As a novice Python developer, the world is your oyster with regards to the type of applications that you can create. Despite its age (30 years—an eternity in tech-world terms), Python remains a dominant programming language, with companies using it for all kinds of services, platforms, and applications.
For example, Python lets you create web applications via Django or other frameworks such as Flask. Perhaps you want to create games instead? For that, learn Pygame for 2D games (or Panda3D for 3D). Or maybe you’re more enterprise-minded, and want to create useful utilities (such as automatically cataloguing e-books); in that case, Python works well with frameworks and software such as Calibre.
Thanks to Python’s popularity, it’s also finding its way into niche and nascent industries such as machine learning and artificial intelligence (A.I.), as well as specialized industries such as finance. In other words, Python isn’t just good for building things today; its utility is likely to last far into the future.
Before you can start writing applications, there’s a few things you need to learn about Python and how it interacts with packages and modules; we’ll cover these through the rest of this short introduction. (Emphasis on “short”; we’re going to focus on what’s important.)
Packages and Modules
Python lets you bundle up functions, classes and variables into modules as a way of managing complexity. In Python, modules are the equivalent of libraries or standard libraries in other programming languages.
You can wrap a Python application’s module into a hierarchical file directory structure that consists of modules and sub-packages and sub-sub-packages. Creating packages is a more advanced feature (not something to learn as a novice), but using modules and packages is something everyone interested in Python should know. Note, Python has built-in modules but not built-in packages; you have to install those.
Here’s a full list of built-in modules. There are approximately 250 of them as of Python 3.8.1. This is an example of what you need to import the shuffle function from the built-in random module:
from random import shuffle
You can also import everything from modules (check out this example below, which involves importing from random and math). The example prints the value of pi from the math module and generates a random int between 0 and 99:
import random import math print(math.pi) print(random.randrange(100))
Python has an incredible number of packages available to install, all free; those contain modules and individual Python files. Currently there are 214,730 packages in the Python Packages Index PyPi.
The usual way to install packages is with a utility called pip. Installing packages can be a little messy but we’re stuck with it for the time being. If you do it wrong, you can end up with packages that can only be installed or removed using root. You will need to get familiar with the term “virtual environment.”
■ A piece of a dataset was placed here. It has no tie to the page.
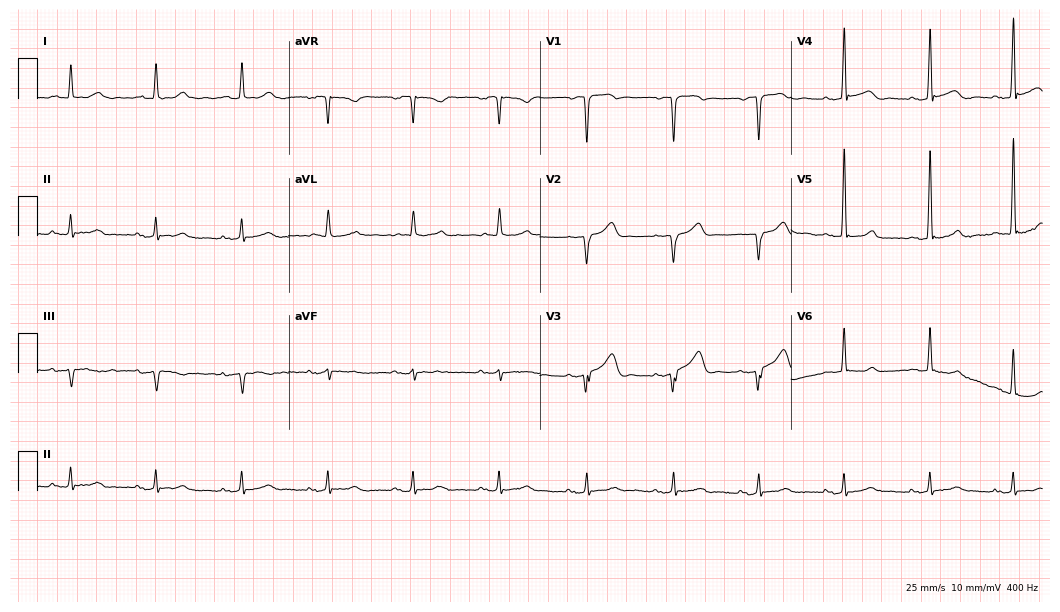
12-lead ECG (10.2-second recording at 400 Hz) from a male, 74 years old. Screened for six findings — first-degree AV block, right bundle branch block, left bundle branch block, sinus bradycardia, atrial fibrillation, sinus tachycardia — none is recorded. Findings outside these six are not listed.

What is a Virtual Environment
It’s a way of installing packages for an application rather than your Python interpreter. This is because packages are versioned, and you may need different versions of the same package in different Python applications. The idea is that you can set up as many virtual environments as you want, but only one can be your currently active environment. Any package you install goes into the currently activated virtual environment.
In Python 3.x, you can use the
venv command to create virtual environments. But it’s not the only way, as we’ll see with conda below.
Let’s look at one of the most popular packages: numpy. If you want to use numeric arrays in Python, do not use the built-in arrays module, which is slow; instead, install numpy, which has been programmed (In C) to do very fast array handling.
Conda, miniconda or Anaconda?
Having said that you install packages with pip, the messiness arises because some packages have their own packaging. NumPy can be installed with pip, but most often you’ll use conda, which is an environment manager and a package manager. Confusingly, you have to first create a virtual environment and install conda into it using either miniconda or the full anaconda installers.
Anaconda includes 150 scientific packages (and gives you access to over 1,500 in total). It is probably easiest to get started with, so long as you don’t mind 3Gb of disk space being eaten up! If you go for miniconda, you still have to manually install the packages afterwards with either pip or conda (more confusion!). Pip installs Python packages within any environment; conda installs any package within conda environments.
Virtually every Python program will need to import code from one or more modules, so you need to understand them, and you will need to install code from packages, as well. Make sure you are also familiar with virtual environments, and use packages with their own environment managers (like conda) to do the heavy lifting. Python is popular, so the more you know about it, the more opportunities you can seize upon!